Hemodynamic Effects of Ketamine Versus Etomidate for Prehospital Rapid Sequence Intubation.

机构信息

Department of Pharmacy, New Hanover Regional Medical Center, Wilmington, NC.

Department of Pharmacy, New Hanover Regional Medical Center, Wilmington, NC.

出版信息

Air Med J. 2021 Sep-Oct;40(5):312-316. doi: 10.1016/j.amj.2021.05.009. Epub 2021 Jul 2.

DOI:10.1016/j.amj.2021.05.009
PMID:34535237
Abstract

OBJECTIVE

Rapid sequence intubation (RSI) is often required in managing critically ill patients in the prehospital setting. Although etomidate is a commonly used induction agent for RSI, ketamine has gained new interest in prehospital management with reported neutral hemodynamic effects. Limited data exist to support ketamine as an alternative to etomidate, particularly in the prehospital setting. The purpose of this study was to evaluate hemodynamic changes after the administration of ketamine versus etomidate in prehospital RSI.

METHODS

This retrospective study evaluated adult patients undergoing prehospital RSI over 13 months within a regional emergency transport medicine service. Hypotension was defined as a 20% decrease in systolic blood pressure (SBP) within 15 minutes of receiving ketamine or etomidate. Hemodynamic data were collected 15 minutes before and 15 minutes after administration or until additional sedative medications were given. Data were analyzed using SPSS software (Version 21; IBM Corp, Armonk, NY), with P < .05 considered significant.

RESULTS

One hundred thirteen patients met the inclusion criteria (ketamine, n = 33; etomidate, n = 80), with the primary reasons for intubation being respiratory failure and trauma. There was no difference between the incidence of patients who experienced a 20% decrease in SBP (16% etomidate vs. 18% ketamine, P = .79). There were no significant differences in SBP pre- to postadministration between ketamine and etomidate.

CONCLUSION

No hemodynamic differences occurred between patients who received ketamine versus etomidate for prehospital RSI. Neither drug was associated with an increased need for additional sedatives, and neither drug was associated with an increased first-pass intubation success rate.

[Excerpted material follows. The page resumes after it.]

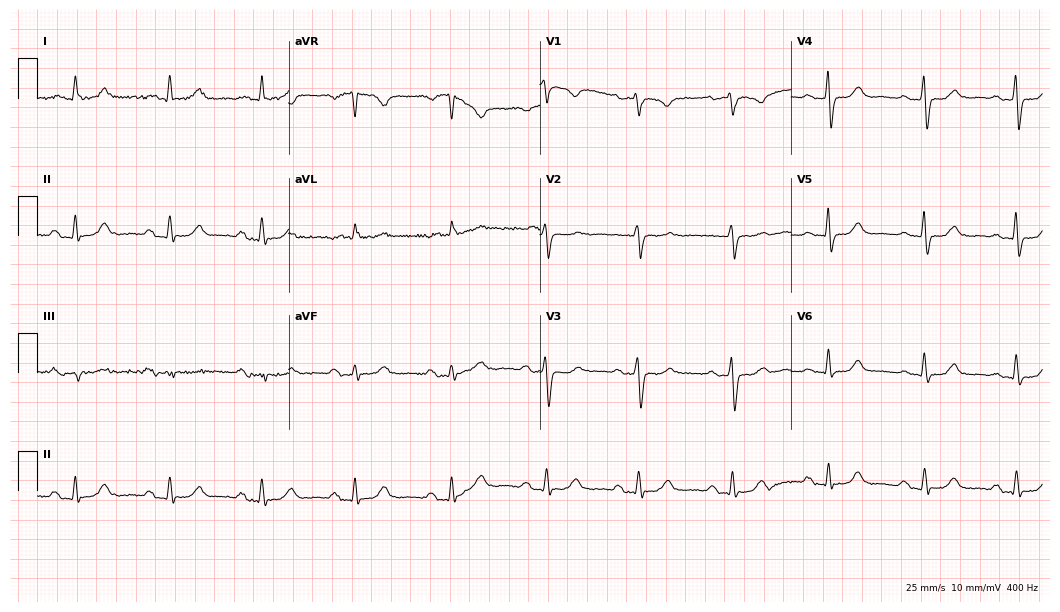
12-lead ECG from a female patient, 71 years old (10.2-second recording at 400 Hz). Shows first-degree AV block.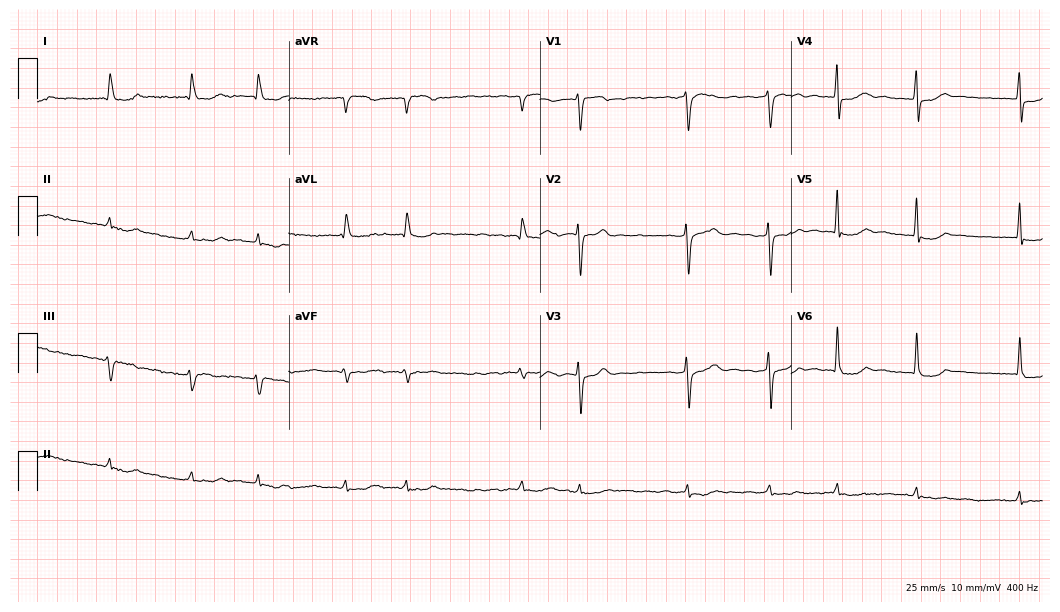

Larger, prospective, powered studies are required to identify patients who may benefit from either ketamine or etomidate.

摘要

目的

在院前环境中处理危重症患者时,通常需要快速序贯插管(RSI)。虽然依托咪酯是 RSI 常用的诱导剂,但氯胺酮在院前管理中引起了新的关注,其具有中性的血液动力学效应。支持氯胺酮作为依托咪酯替代药物的数据有限,特别是在院前环境中。本研究旨在评估院前 RSI 中给予氯胺酮与依托咪酯后血液动力学变化。

方法

本回顾性研究评估了在区域紧急转运医学服务中,在 13 个月内接受院前 RSI 的成年患者。低血压定义为接受氯胺酮或依托咪酯后 15 分钟内收缩压(SBP)下降 20%。在给予药物前 15 分钟和给予药物后 15 分钟收集血液动力学数据,或直至给予其他镇静药物时。使用 SPSS 软件(版本 21;IBM 公司,纽约州阿蒙克)分析数据,P<.05 被认为具有统计学意义。

结果

113 名患者符合纳入标准(氯胺酮组,n=33;依托咪酯组,n=80),插管的主要原因是呼吸衰竭和创伤。接受依托咪酯和氯胺酮的患者中,SBP 下降 20%的发生率无差异(依托咪酯组 16%,氯胺酮组 18%,P=0.79)。氯胺酮和依托咪酯给药前后 SBP 无显著差异。

结论

院前 RSI 中,接受氯胺酮与依托咪酯的患者之间没有发生血液动力学差异。两种药物均与需要额外镇静剂的风险增加无关,也与首次插管成功率的增加无关。需要更大、前瞻性、有影响力的研究来确定可能受益于氯胺酮或依托咪酯的患者。